Building a Private Cloud: Experimenting with GlusterFS

I've had this nagging desire for how I *want* cloud computing to manifest in my day to day life. I currently spend my workday on a desktop computer with a pile of storage, and then make use of an Android tablet for couch surfing and an Android phone when out of the house. I rent a small virtual private server for my web hosting needs, and make use of Amazon S3 for encrypted backups of about 10 gigs of my most critical personal data.

I'll come right out and say I love Google's applications. Having my mail / documents / calendar available on all those devices and any other system I log into via a browser is immensely valuable to me. There is however an obvious problem, that is a lot of personal data now in the hands of a very large corporation, within reach of the US government should they decide they want a look at it. I have no guarantees what it will be used for, how safe it's being protected, who within those organizations is taking a peek, etc. A big part of our lives trickles out into our digital footprint and, just as I wouldn't want anyone rummaging around inside my head, I'd like to have a similar sense of security for my data.

In a perfect world, I'd like my own personal cloud solution, globally accessible on any of my devices, but secured and backed by encrypted storage such that no corporation or government has access to it. Something I could run on a server myself, or lease a solution for but with the knowledge that the provider didn't have access to that data.

This could obviously be a huge undertaking, but in the interest of starting small and simple, I wanted to first poke around with distributed file storage. Being a Fedora user and Red Hat employee (full disclosure), GlusterFS was the first thing to come to mind.

Gluster appears to be readily available in Fedora 17. With the following packages installed:


glusterfs-3.2.5-6.fc16.x86_64
glusterfs-server-3.2.5-6.fc16.x86_64
glusterfs-fuse-3.2.5-6.fc16.x86_64

I was able to start the server without any configuration changes:


$ service glusterd start

You'll want to make sure correct ports are open on your firewall, in my case I just shut it down but the gluster docs cover what needs to be done quite nicely.

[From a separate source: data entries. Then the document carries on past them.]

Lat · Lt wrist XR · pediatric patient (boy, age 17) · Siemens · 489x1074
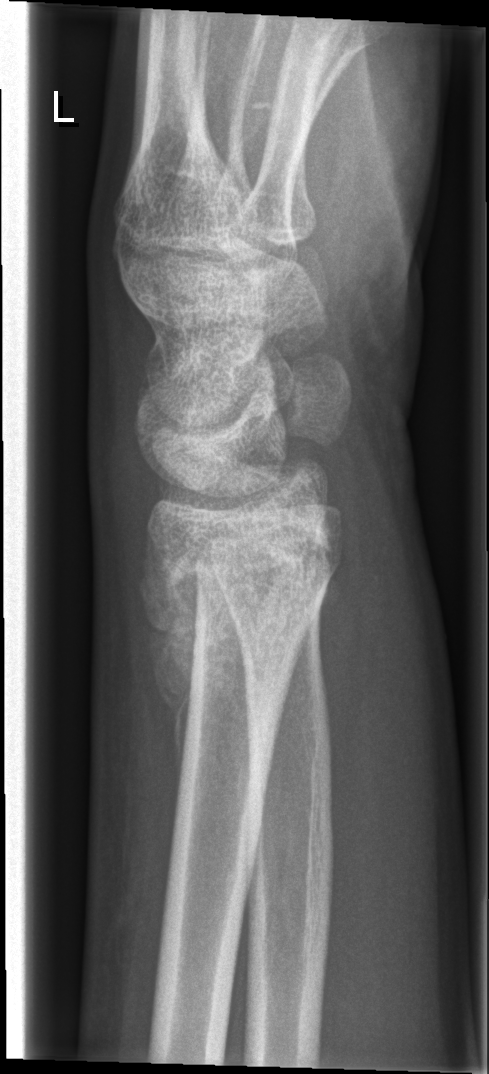 Pixel coordinates, top-left origin, xyxy. Periosteal thickening: 132 534 198 794. Bone fracture: 147 528 348 748.
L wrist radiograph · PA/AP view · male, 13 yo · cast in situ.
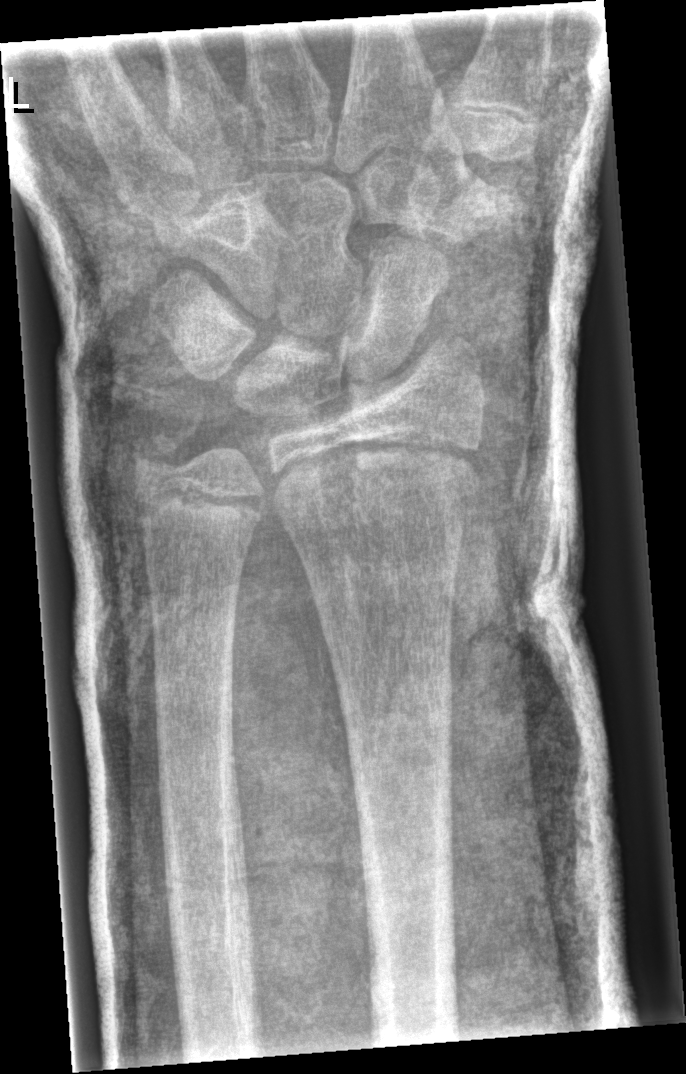 Fx = 130,429,194,493
AO code = 23r-M/3.1; 23u-E/7
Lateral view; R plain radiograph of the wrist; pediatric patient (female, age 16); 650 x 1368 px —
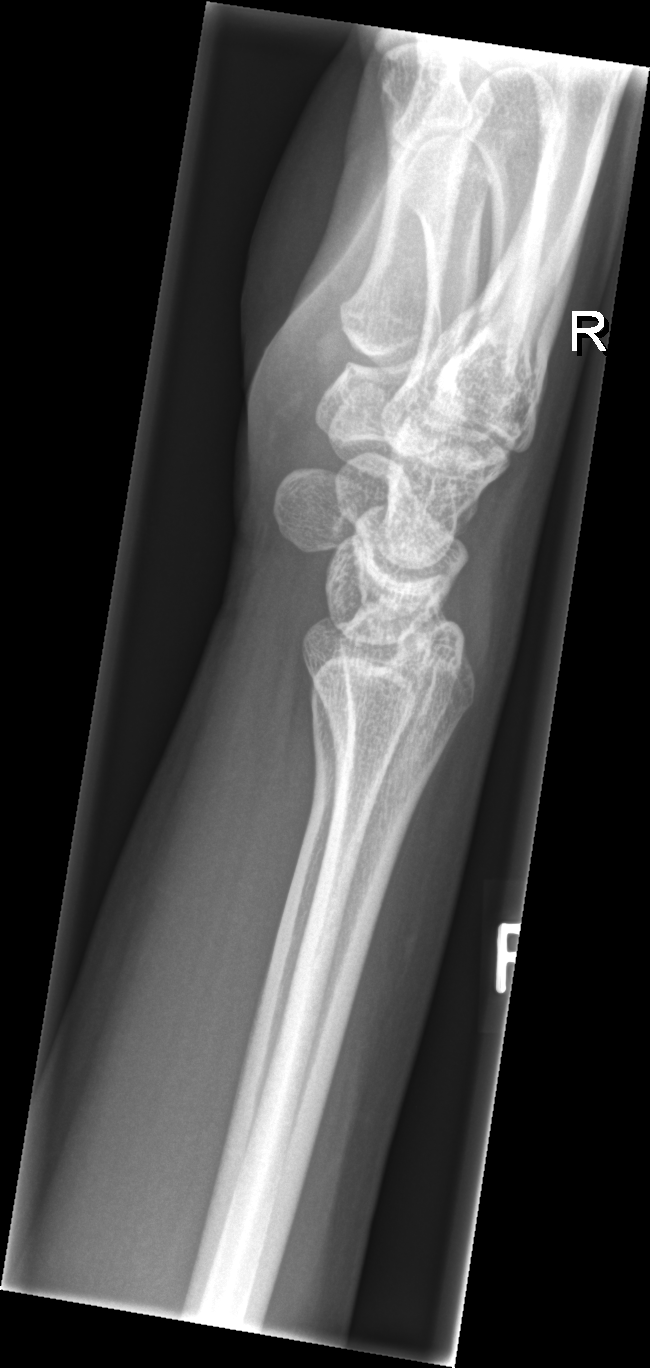
FINDINGS — Fracture: none labeled.
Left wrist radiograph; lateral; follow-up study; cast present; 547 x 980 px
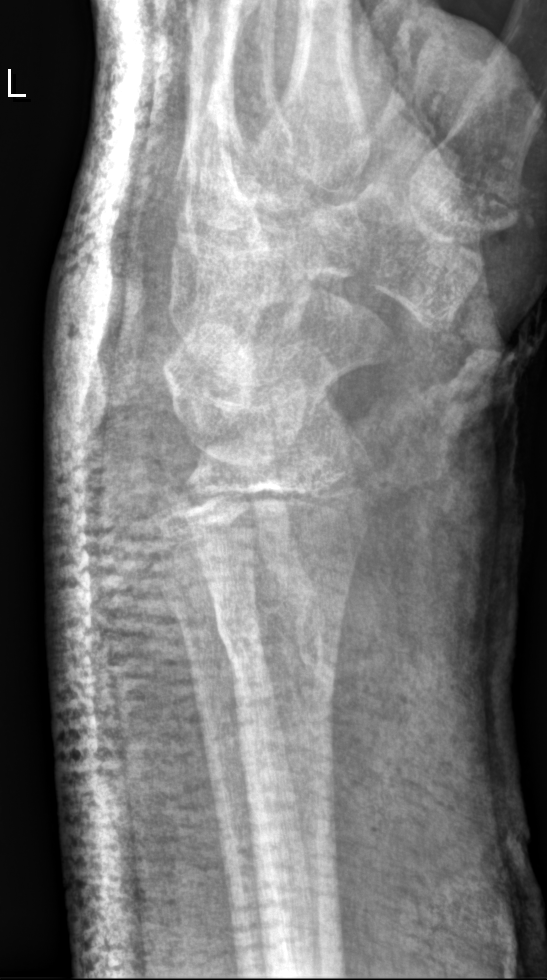
Fracture: (left=211, top=588, right=340, bottom=686), (left=158, top=565, right=262, bottom=638). AO code 23-M/3.1; 23u-E/7.
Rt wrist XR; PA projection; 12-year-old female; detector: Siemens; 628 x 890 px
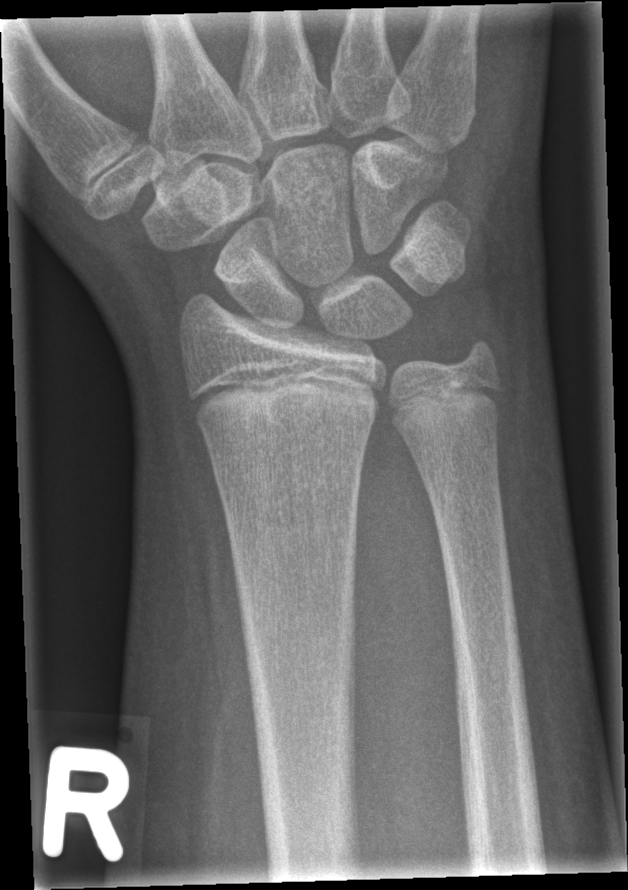
{"fracture": "none labeled"}
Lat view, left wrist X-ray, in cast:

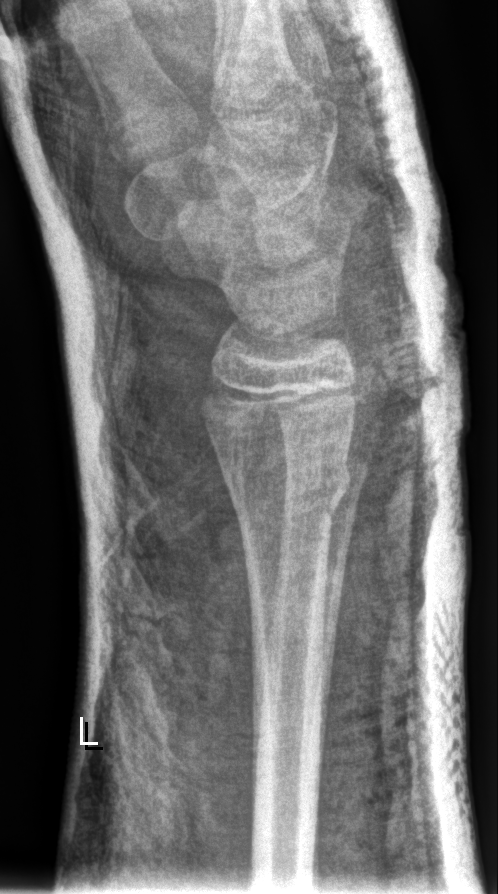

Pixel coordinates, top-left origin, xyxy. One bone fracture at 224 453 354 519. AO code 23r-M/2.1; 23u-E/7.
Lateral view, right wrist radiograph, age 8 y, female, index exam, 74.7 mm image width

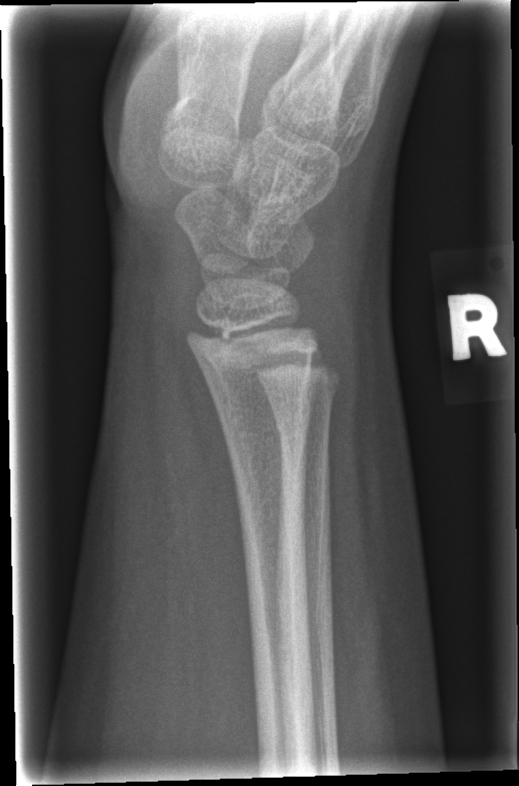

No fracture labeled.

Naturally you'd eventually be adding more trusted servers, but it appears doing the above automatically knows that the local server is available for storage. The next step was to create a volume, starting with just a distributed configuration (even though I think I'd ultimately want replicated):


$ mkdir /cloudfs
$ gluster volume create test-volume transport tcp kramer.local.rm-rf.ca:/cloudfs
Creation of volume test-volume has been successful. Please start the volume to access data.
$ gluster volume start test-volume

And now to mount that volume and make use of it:


$ mount -t glusterfs myserver:/test-volume /cloudfs-mounted

This appears to be all there is to it.


$ cp anaconda-ks.cfg /cloudfs-mounted
$ ls /cloudfs
anaconda-ks.cfg

I was able to repeat the mount step on another system and have access to the exact same data. So it was possible to setup a network filesystem in just a few minutes, which frankly I was rather impressed with.

Clearly there is no authentication in play here and the data is not encrypted on the gluster servers. The only security here is provided by the firewall rules, and I don't think anything is encrypted during transmission either. Solutions for this sound like they're on the way, and I'm also going to try to keep an eye on HekaFS, which sounds like exactly the end result I want.

Overall I'm quite please with what I'm seeing so far. Going to experiment with setting up a replicated volume for local backups for my wife's laptop and such and see how it goes from there.

With something up and running, the next big question on my mind is how could I get at this from an Android device?